On the Singular Values of Generalized Toeplitz Matrices

Abstract.

For a bounded function σ defined on \( [0, 1]\times \mathbb{T} \), let \( \{s^{(n)}_{k}\}^{n+1}_{k=1} \) be the set of singular values of the (n + 1) x (n + 1) matrix whose (j, k)-entries are equal to

$$ \frac{1}{2\pi}\int^{2\pi}_{0} \sigma(\frac{k}{n},e^{i\theta})e^{-i(j-k)\theta}d\theta,\qquad j,k = 0, 1,...,n. $$

These matrices can be thought of as variable-coefficient Toeplitz matrices or generalized Toeplitz matrices. Matrices of the above form can be also thought of as the discrete analogue of pseudodifferential operators.
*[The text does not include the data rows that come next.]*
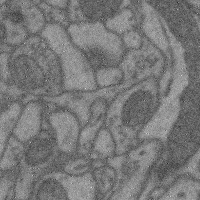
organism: Mouse
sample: Cerebral cortex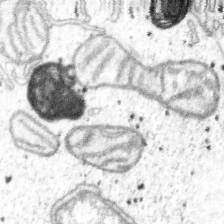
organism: Human
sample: HeLa cells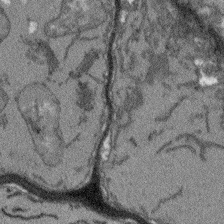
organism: Arabidopsis thaliana
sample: Root tip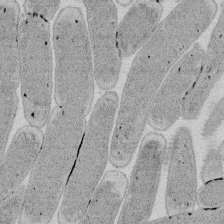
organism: E. coli
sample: Bacterial nucleoid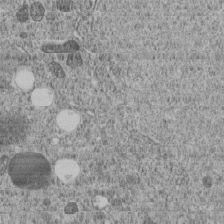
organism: C. elegans
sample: C. elegans embryo early stage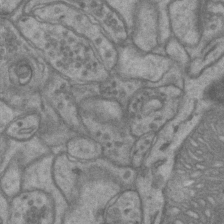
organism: Mouse
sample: CA1 Hippocampus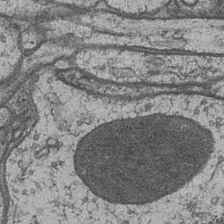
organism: Drosophila
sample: Optic medulla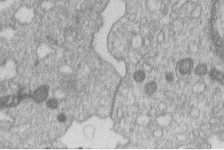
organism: Human
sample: Macrophage cells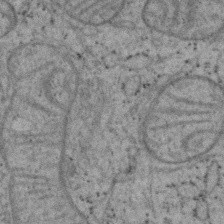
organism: Human
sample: HeLa cells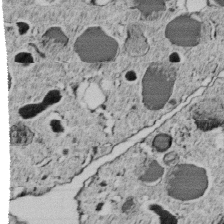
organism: C. elegans
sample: C. elegans embryo early stage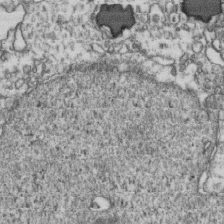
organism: Human
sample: Activated Jurkat CD4+ T cells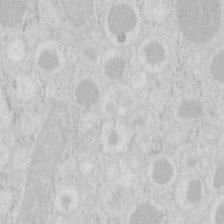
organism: Mouse
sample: Pancreas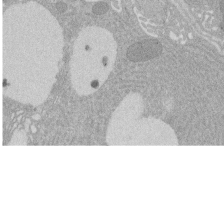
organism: Rat
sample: Salivary granule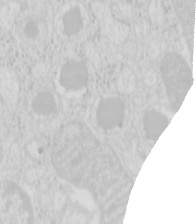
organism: Mouse
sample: Pancreas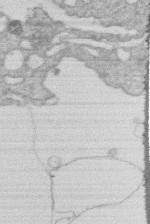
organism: Human
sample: Macrophage cells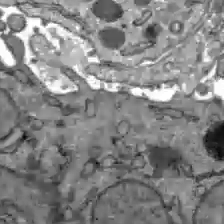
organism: C57BL Mouse
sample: Liver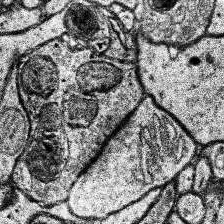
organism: Human
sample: Temporal Lobe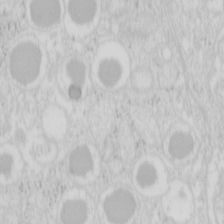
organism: Mouse
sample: Pancreas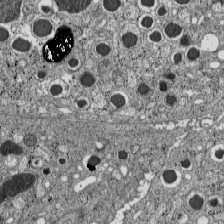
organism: C57BL Mouse
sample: Pancreatic islet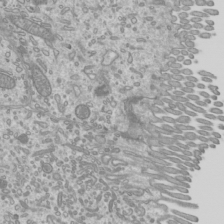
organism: Mouse
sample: Cilia; mouse epididymis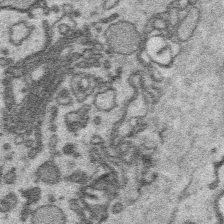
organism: Platynereis dumerilii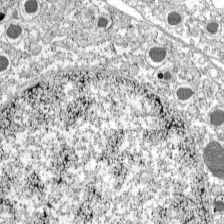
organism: C57BL Mouse
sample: Pancreatic islet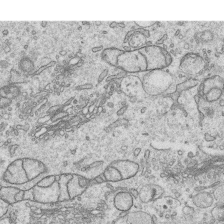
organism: Human
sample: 1205lu cells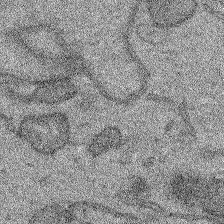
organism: Human
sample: HeLa cells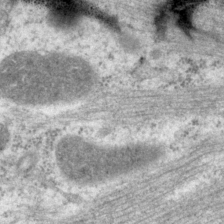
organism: P. pacificus
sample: Pharynx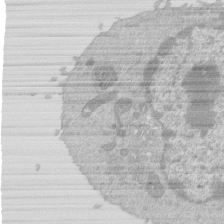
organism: Mouse
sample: Activated Pmel transgenic CD8+ T Cells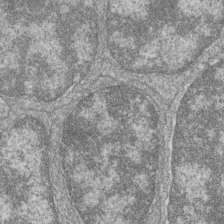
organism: Zebrafish
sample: Cilia; retinal pigment epithelium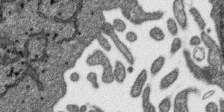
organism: Human
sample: Lung epithelial cells infected with SARS-CoV-2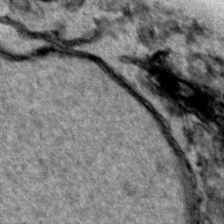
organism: Human
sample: Mitochondria in HCT116 cells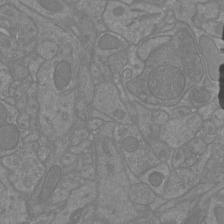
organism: Mouse
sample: Cortical neurons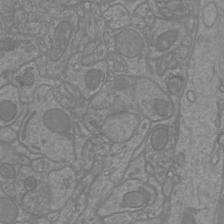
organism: Mouse
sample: Cortical neurons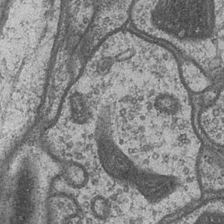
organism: Drosophila
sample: Optic medulla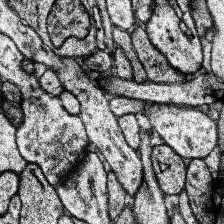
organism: Human
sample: Temporal Lobe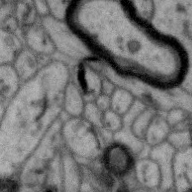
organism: Zebra finch
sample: Brain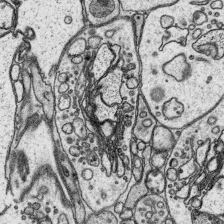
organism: Platynereis dumerilii
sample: Parapodia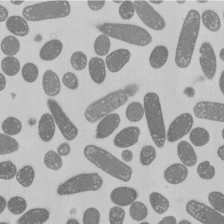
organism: E. coli
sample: Bacterial nucleoid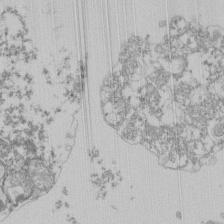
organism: Mouse
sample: Activated Pmel transgenic CD8+ T Cells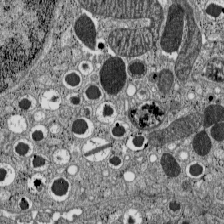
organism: C57BL Mouse
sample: Pancreatic islet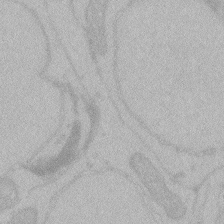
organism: Zebrafish
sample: Macrophage infected with Toxoplasma gondii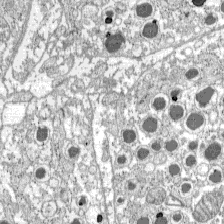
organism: C57BL Mouse
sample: Pancreatic islet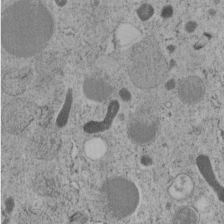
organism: C. elegans
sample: C. elegans embryo early stage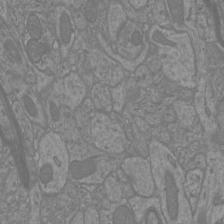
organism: Mouse
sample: Cortical neurons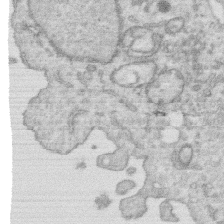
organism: Human
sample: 1205lu cells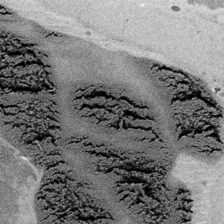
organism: Embia sp.
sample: Silk gland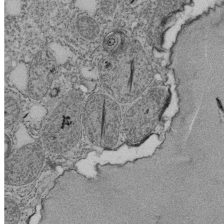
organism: Tetrahymena
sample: Cilia in tetrahymena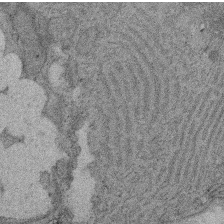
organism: Rat
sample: Salivary granule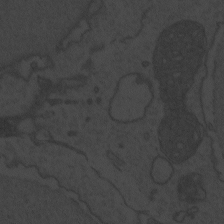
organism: Zebrafish
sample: Macrophage infected with Toxoplasma gondii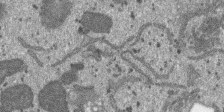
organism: Human
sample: Lung epithelial cells infected with SARS-CoV-2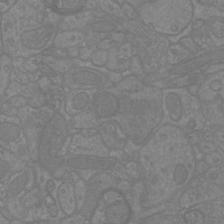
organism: Mouse
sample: Cortical neurons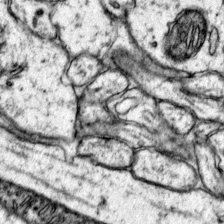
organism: Mouse
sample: Primary visual cortex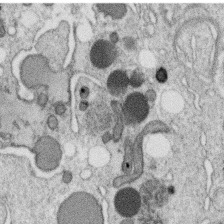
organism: C. elegans
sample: C. elegans oocyte; sperm cells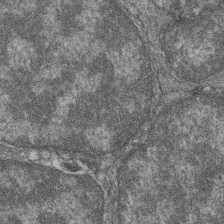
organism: Zebrafish
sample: Cilia; retinal pigment epithelium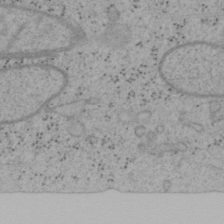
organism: Human
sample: HeLa cells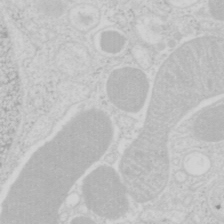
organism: Mouse
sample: Pancreas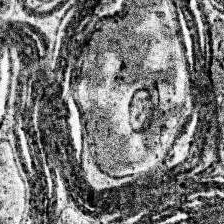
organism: Human
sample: Temporal Lobe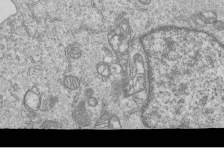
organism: Human
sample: MDA-MB-231 cells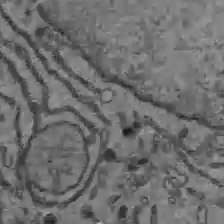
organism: C57BL Mouse
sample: Liver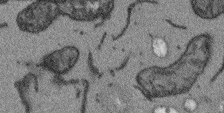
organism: Arabidopsis thaliana
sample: Root tip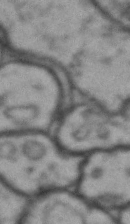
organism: Drosophila
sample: Brain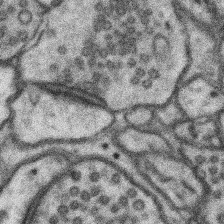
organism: Mouse
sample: Somatosensory cortex neuropil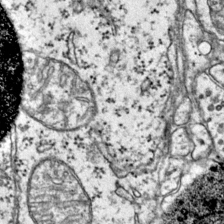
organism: Mouse
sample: Primary visual cortex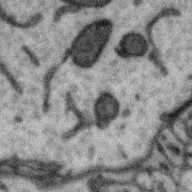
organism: Zebra finch
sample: Brain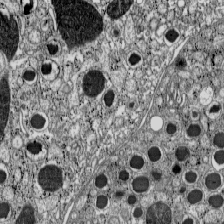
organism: C57BL Mouse
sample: Pancreatic islet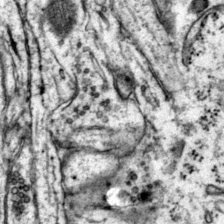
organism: Mouse
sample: Primary visual cortex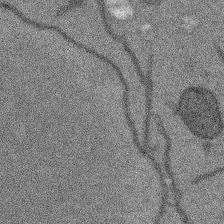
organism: Arabidopsis thaliana
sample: Root tip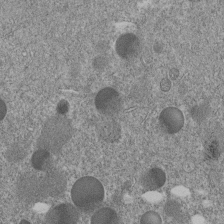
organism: C. elegans
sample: C. elegans embryo early stage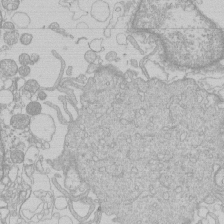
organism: Human
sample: Macrophage cells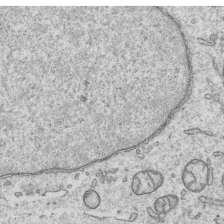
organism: Human
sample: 1205lu cells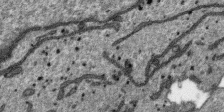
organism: Human
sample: Lung epithelial cells, uninfected (mock) control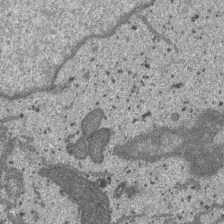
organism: Human
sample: Lung epithelial cells infected with SARS-CoV-2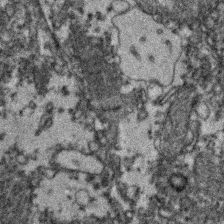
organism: Zebrafish
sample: Zebrafish embryo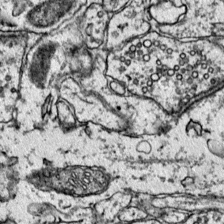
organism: Mouse
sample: Primary visual cortex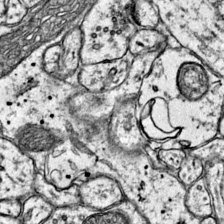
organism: Mouse
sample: Primary visual cortex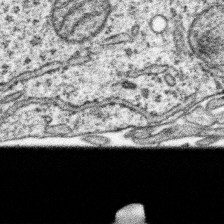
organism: Human
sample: HeLa cells

Under a certain smoothness assumption on the function σ, we prove that

$$ \sum_{k=1}^{n+1} f(s^{2}_{k})\quad = \quad c_{1}\cdot (n+1) + c_{2} + o(1)\qquad as \enskip n \rightarrow \infty, $$

where the constant c ₁ and a part of c ₂ are shown to have explicit integral representations. The other part of c ₂ turns out to have a resemblance to the Toeplitz case. This asymptotic formula can be viewed as a generalization of the classical theory on singular values of Toeplitz matrices.